What needs to be done >> Once "reaccion global de" turns up in a line below, reproduce that line and those after it exactly, stopping after the line with "Église Saint-Rémi de"; leave pictures out.

Information provided >>
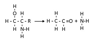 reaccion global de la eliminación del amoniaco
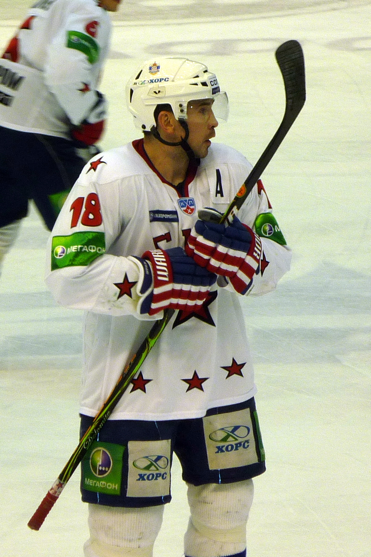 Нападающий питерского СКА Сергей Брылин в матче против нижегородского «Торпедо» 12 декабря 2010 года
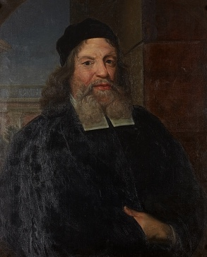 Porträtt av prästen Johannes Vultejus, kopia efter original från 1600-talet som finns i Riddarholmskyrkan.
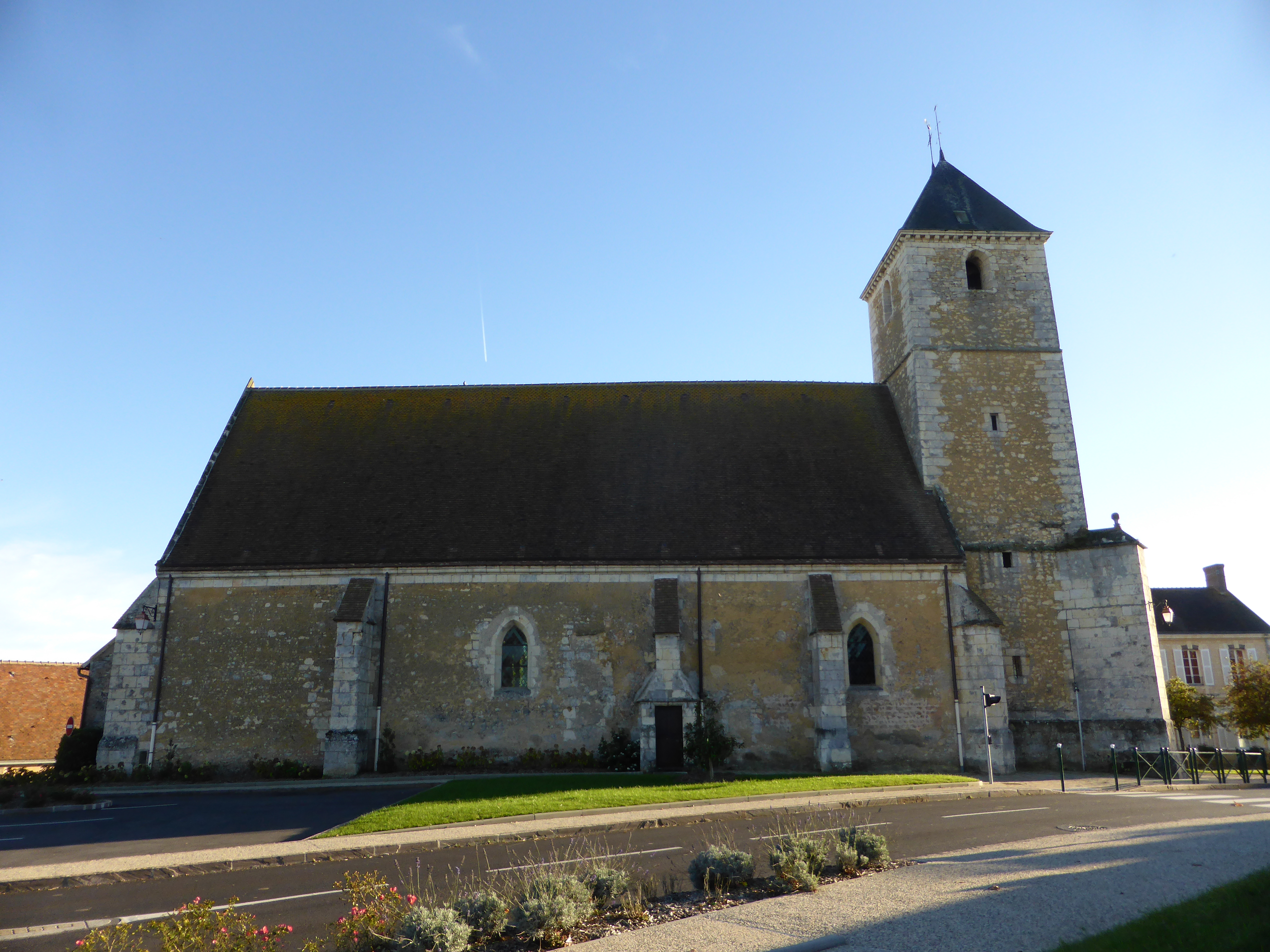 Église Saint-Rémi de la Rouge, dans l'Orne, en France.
---
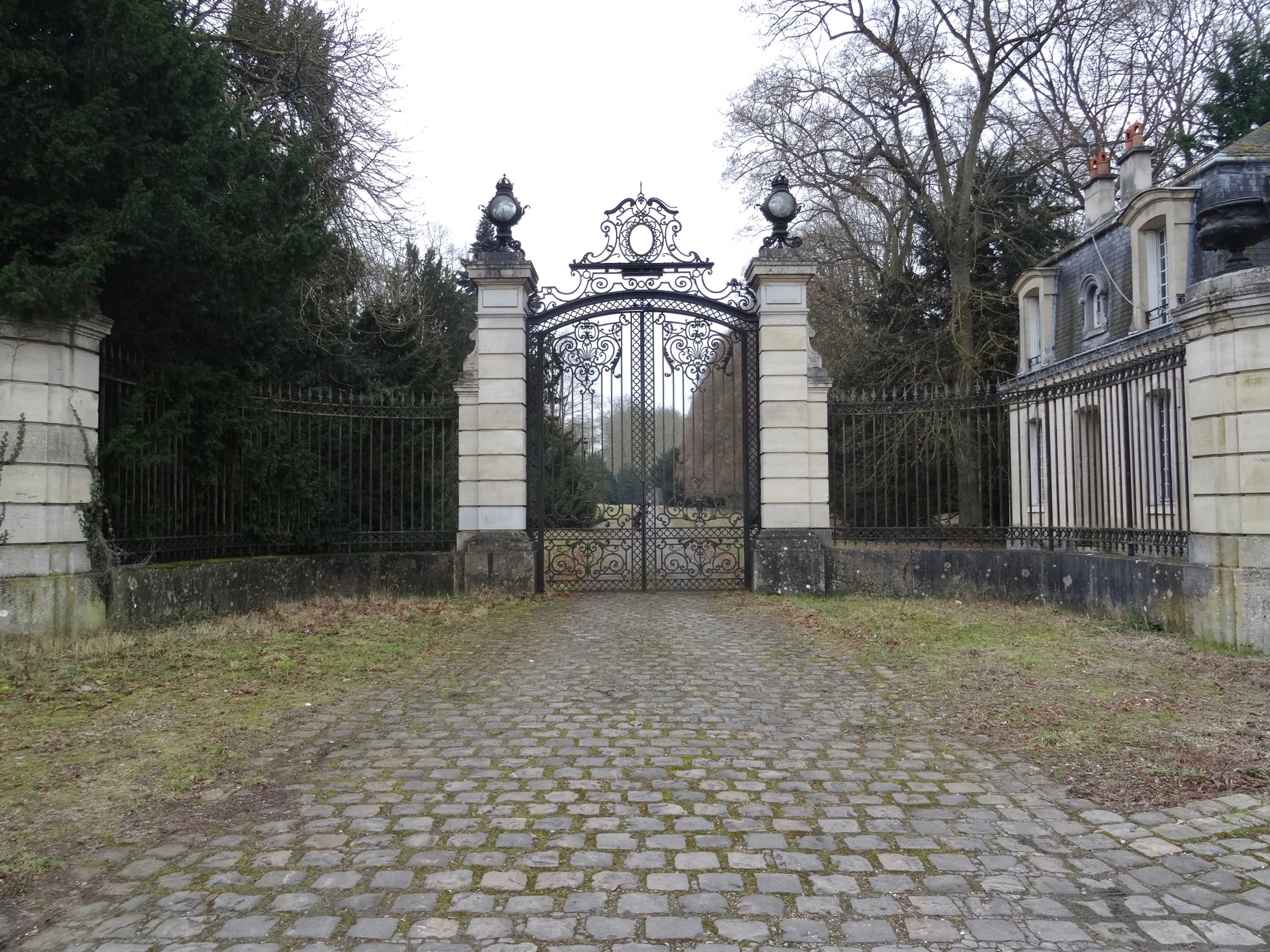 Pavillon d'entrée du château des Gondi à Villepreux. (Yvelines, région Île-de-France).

Written reply >>
 reaccion global de la eliminación del amoniaco
 Нападающий питерского СКА Сергей Брылин в матче против нижегородского «Торпедо» 12 декабря 2010 года
 Porträtt av prästen Johannes Vultejus, kopia efter original från 1600-talet som finns i Riddarholmskyrkan.
 Église Saint-Rémi de la Rouge, dans l'Orne, en France.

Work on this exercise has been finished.